Unos saduceos fueron a ver a Jesús y, como no creían que los muertos pueden volver a vivir, le preguntaron:
—Maestro, Moisés escribió que, si un hombre muere sin tener hijos con su esposa, el hermano de ese hombre debe casarse con esa mujer y tener hijos con ella. De acuerdo con la ley, esos hijos son del hermano muerto y llevan su nombre.
»Pues bien, aquí vivían siete hermanos. El mayor se casó, y tiempo después murió sin tener hijos. Entonces el segundo hermano se casó con la mujer que dejó el mayor, pero al poco tiempo también él murió sin tener hijos. Con el tercer hermano pasó lo mismo. Y así pasó con los siete hermanos. Finalmente, murió la mujer.
»Ahora bien, cuando Dios haga que todos los muertos vuelvan a vivir, ¿de quién será esposa esta mujer, si estuvo casada con los siete?
Jesús les contestó:
—Ustedes están equivocados. No saben lo que dice la Biblia, ni conocen el poder de Dios. Cuando Dios haga que los muertos vuelvan a vivir, nadie se va a casar, porque todos serán como los ángeles del cielo. Y en cuanto a si los muertos vuelven a vivir, ustedes pueden leer en la Biblia la historia de la zarza. Allí, Dios le dijo a Moisés: “Yo soy el Dios de Abraham, de Isaac y de Jacob, tus antepasados.” Por tanto, Dios no es Dios de muertos, sino de vivos, pues para Dios todos ellos están vivos. ¡Qué equivocados están ustedes!
Uno de los maestros de la Ley escuchó la conversación entre Jesús y los saduceos. Al ver que Jesús les respondió muy bien, se acercó y le preguntó:
—¿Cuál es el mandamiento más importante de todos?
Jesús le contestó:
—El primero y más importante de los mandamientos es el que dice así: “¡Escucha, pueblo de Israel! Nuestro único Dios es el Dios de Israel. Ama a tu Dios con todo lo que piensas, con todo lo que eres y con todo lo que vales.” Y el segundo mandamiento en importancia es: “Cada uno debe amar a su prójimo, como se ama a sí mismo.” Ningún otro mandamiento es más importante que estos dos.
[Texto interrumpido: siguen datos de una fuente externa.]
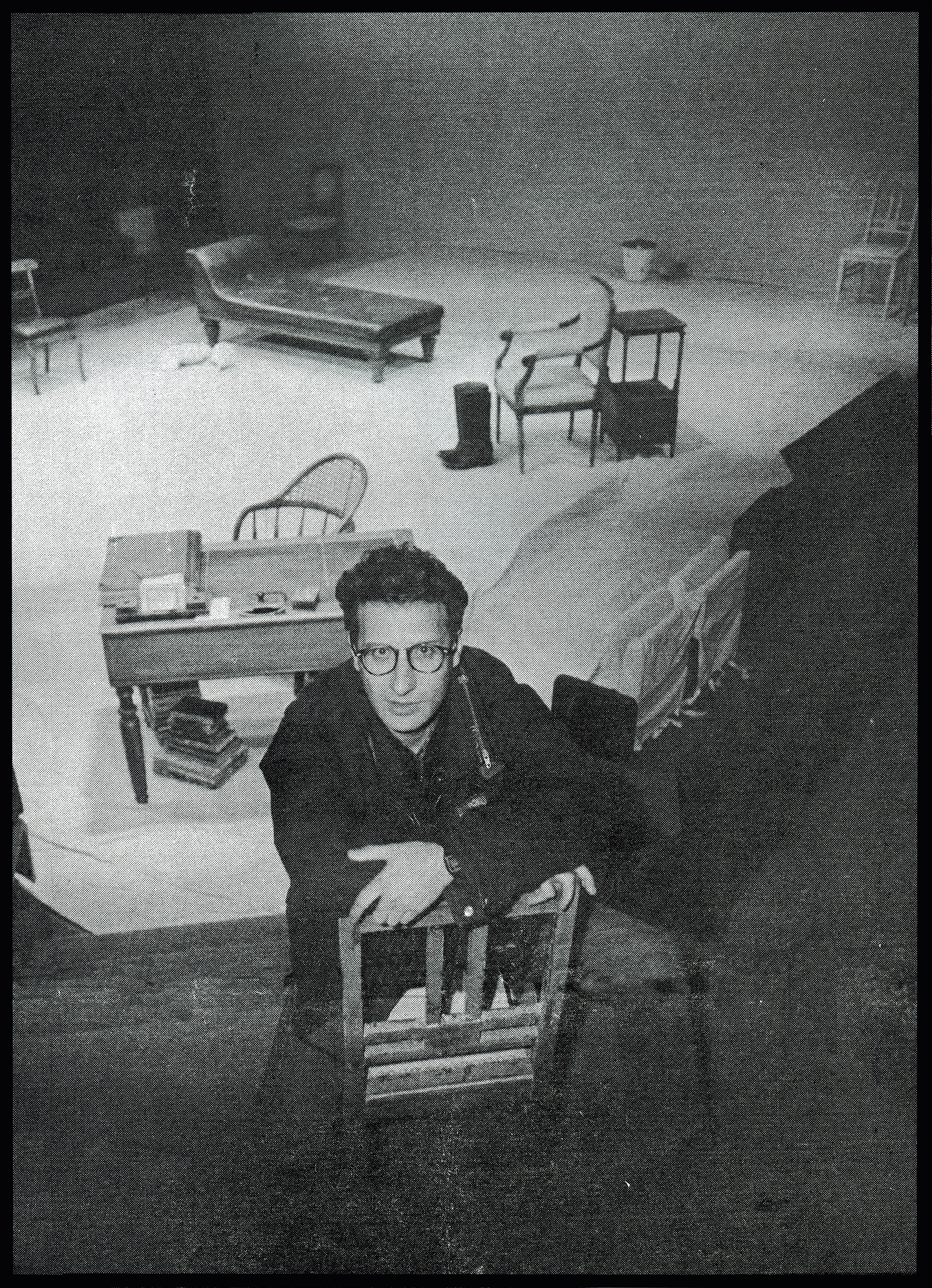 שטרנפלד- צילום-דניאל חכים הארץ

El maestro de la Ley le dijo:
—Muy bien, Maestro. Lo que dices es cierto: solo Dios es nuestro dueño, y no hay otro como él. Debemos amarlo con todo nuestro ser, y amar a los demás como nos amamos a nosotros mismos. Estos mandamientos son más importantes que cumplir con todos los ritos y deberes religiosos.
Como Jesús vio que el maestro de la Ley le dio una buena respuesta, le dijo:
—No estás lejos del reino de Dios.
Y nadie se atrevió a hacerle más preguntas.
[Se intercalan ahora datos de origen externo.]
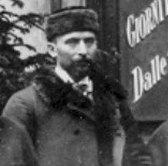 Filmfotografen och regissören Alexandre Promio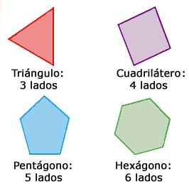 es un poli

Mientras enseñaba en el templo, Jesús preguntó:
«¿Por qué dicen los maestros de la Ley que el Mesías será de la familia del rey David? Recuerden que el Espíritu Santo dijo lo siguiente a través de David:
“Dios le dijo a mi Señor el Mesías:
‘Siéntate a la derecha de mi trono,
hasta que yo derrote a tus enemigos.’”
»A ver, explíquenme: ¿Por qué el rey David llama Señor al Mesías? ¿Cómo puede el Mesías ser su descendiente? ¡Hasta David lo considera más importante que él mismo!»
Había allí mucha gente, y todos escuchaban a Jesús con agrado.
Jesús siguió enseñando y les dijo:
«¡Cuídense de los maestros de la Ley! A ellos les gusta vestirse como gente importante, y que en el mercado los saluden con mucho respeto. Cuando van a una fiesta o a la sinagoga, les gusta ocupar los mejores asientos. ¡Y son ellos los que roban las casas de las viudas, y luego hacen oraciones muy largas! Pero Dios los castigará más duro que a los demás.»
Un día, Jesús estaba en el templo, y se sentó frente a las cajas de las ofrendas. Allí veía cómo la gente echaba dinero en ellas. Mucha gente rica echaba grandes cantidades de dinero. En eso llegó una viuda pobre, y echó en una de las cajas dos moneditas de poquísimo valor. Entonces Jesús dijo a sus discípulos:
—Les aseguro que esta viuda pobre dio más que todos los ricos. Porque todos ellos dieron de lo que les sobraba, pero ella, que es tan pobre, dio todo lo que tenía para vivir.